Summary
(Literary Essentials: African American Literature)
Although it is classified as a novel, Like One of the Family does not have either the movement of plot or the change in character usually associated with that genre. Instead, Alice Childress’s work is a series of monologues, each of which is independent, even though all involve the same speaker and the same listener. This format can be explained by the fact that these monologues originally appeared separately, some of them in the newspaper Freedom, where they were called “Conversations from Life,” and others in the Baltimore Afro-American, under the heading “Here’s Mildred.” Sixty-two of the monologues were assembled for publication in book form, but there seems to have been no principle governing the order in which they were printed, other than an effort to vary the subject of discussion from one chapter to the next.

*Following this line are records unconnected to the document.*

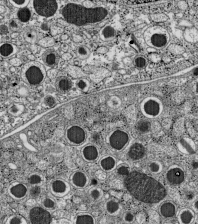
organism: C57BL Mouse
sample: Pancreatic islet
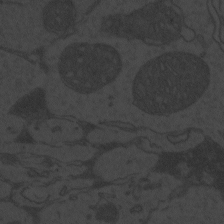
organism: Zebrafish
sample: Macrophage infected with Toxoplasma gondii
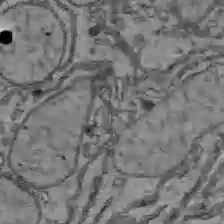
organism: C57BL Mouse
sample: Liver
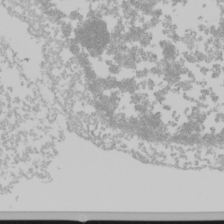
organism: Mouse
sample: Cancer cell death in ED-1 cells
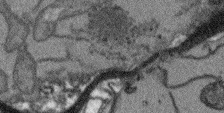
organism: Arabidopsis thaliana
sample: Root tip
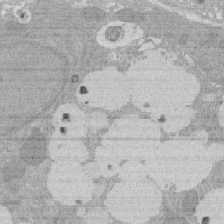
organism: Rat
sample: Salivary granule
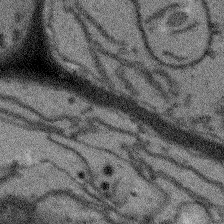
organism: Arabidopsis thaliana
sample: Root tip
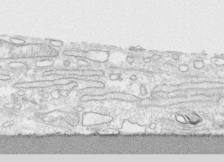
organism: Human
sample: CRL-1474
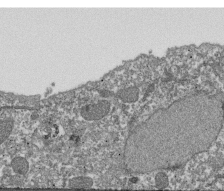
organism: Dictyostelium discoideum
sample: Dictyostelium multivesicular bodies
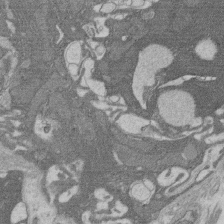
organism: Rat
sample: Salivary granule
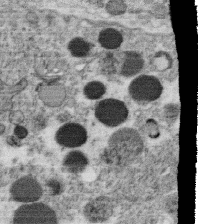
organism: C. elegans
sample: C. elegans oocyte; sperm cells
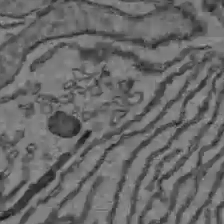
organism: C57BL Mouse
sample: Liver
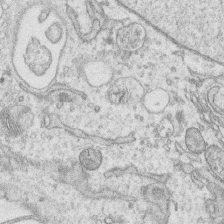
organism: Human
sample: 1205lu cells
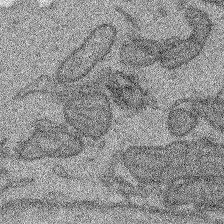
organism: Human
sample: HeLa cells
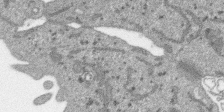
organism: Human
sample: Lung epithelial cells infected with SARS-CoV-2
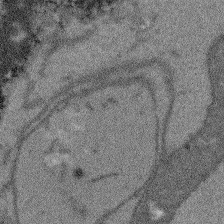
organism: Arabidopsis thaliana
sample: Root tip
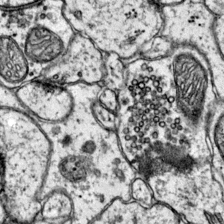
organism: Mouse
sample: Primary visual cortex
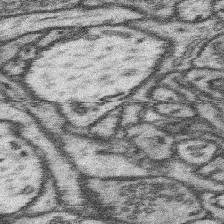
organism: Mouse
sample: Somatosensory cortex neuropil
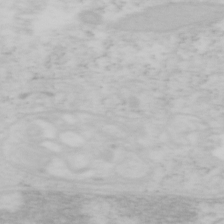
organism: Mouse
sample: OT-I killer T cells with ID8 ovarian cancer cells
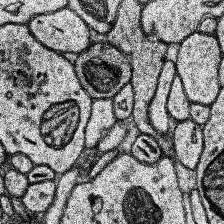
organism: Human
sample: Temporal Lobe
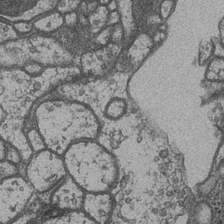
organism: Drosophila
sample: Optic medulla
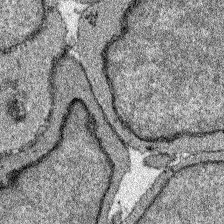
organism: Zebrafish
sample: Larval olfactory bulb
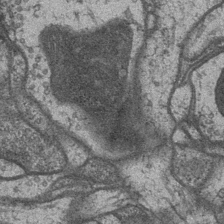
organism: Drosophila
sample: Optic medulla
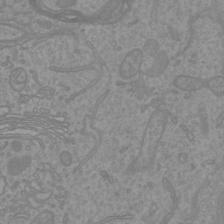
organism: Mouse
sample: Cortical neurons
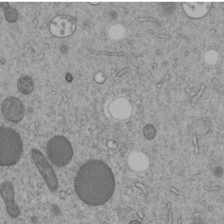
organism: C. elegans
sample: C. elegans embryo early stage
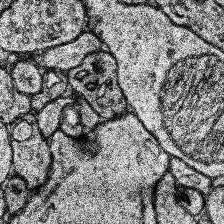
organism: Human
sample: Temporal Lobe
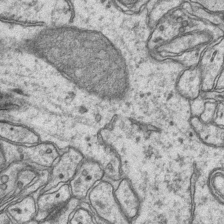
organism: Mouse
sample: CA1 Hippocampus
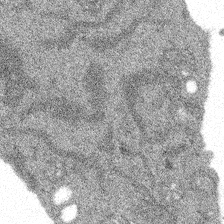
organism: Spongilla lacustris
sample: Multiple
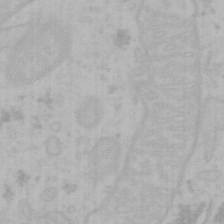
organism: Mouse
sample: Choroid plexus
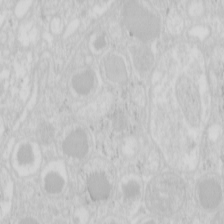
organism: Mouse
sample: Pancreas
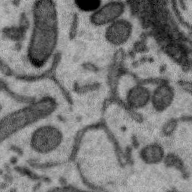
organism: Zebra finch
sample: Brain
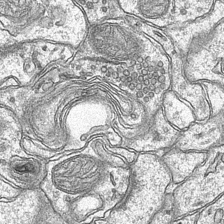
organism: Mouse
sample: CA1 Hippocampus
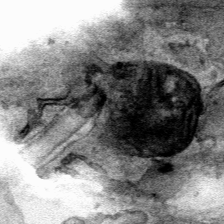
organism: Human
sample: Mitochondria in HCT116 cells
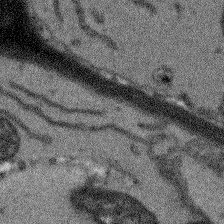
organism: Arabidopsis thaliana
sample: Root tip
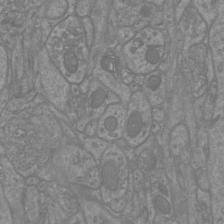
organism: Mouse
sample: Cortical neurons
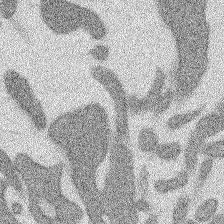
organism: Human
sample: HeLa cells
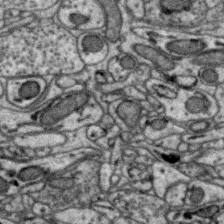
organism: Zebra finch
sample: Brain
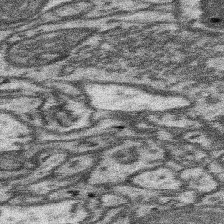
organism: Mouse
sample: Somatosensory cortex neuropil
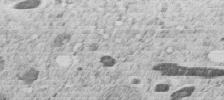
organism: C. elegans
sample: C. elegans embryo early stage
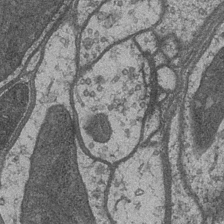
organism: Drosophila
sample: Optic medulla
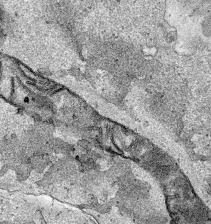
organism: Human
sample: Mitochondria in HCT116 cells

While it is not structured conventionally, Like One of the Family has its own kind of unity, achieved primarily through the use of a single voice. In each chapter, Mildred Johnson relates her experiences to Marge, her downstairs neighbor in a Harlem apartment building. Almost all these conversations take place either in Mildred’s three-room apartment or in Marge’s. Whatever the location, the pattern is almost always the same. One of the women stops in at the end of the workday or in the evening, and the two sit down, usually in the kitchen, make a pot of coffee, and visit.
In the chapter “All About My Job,” Mildred explains why this friendship is so important to her. She...
(The entire section is 640 words.)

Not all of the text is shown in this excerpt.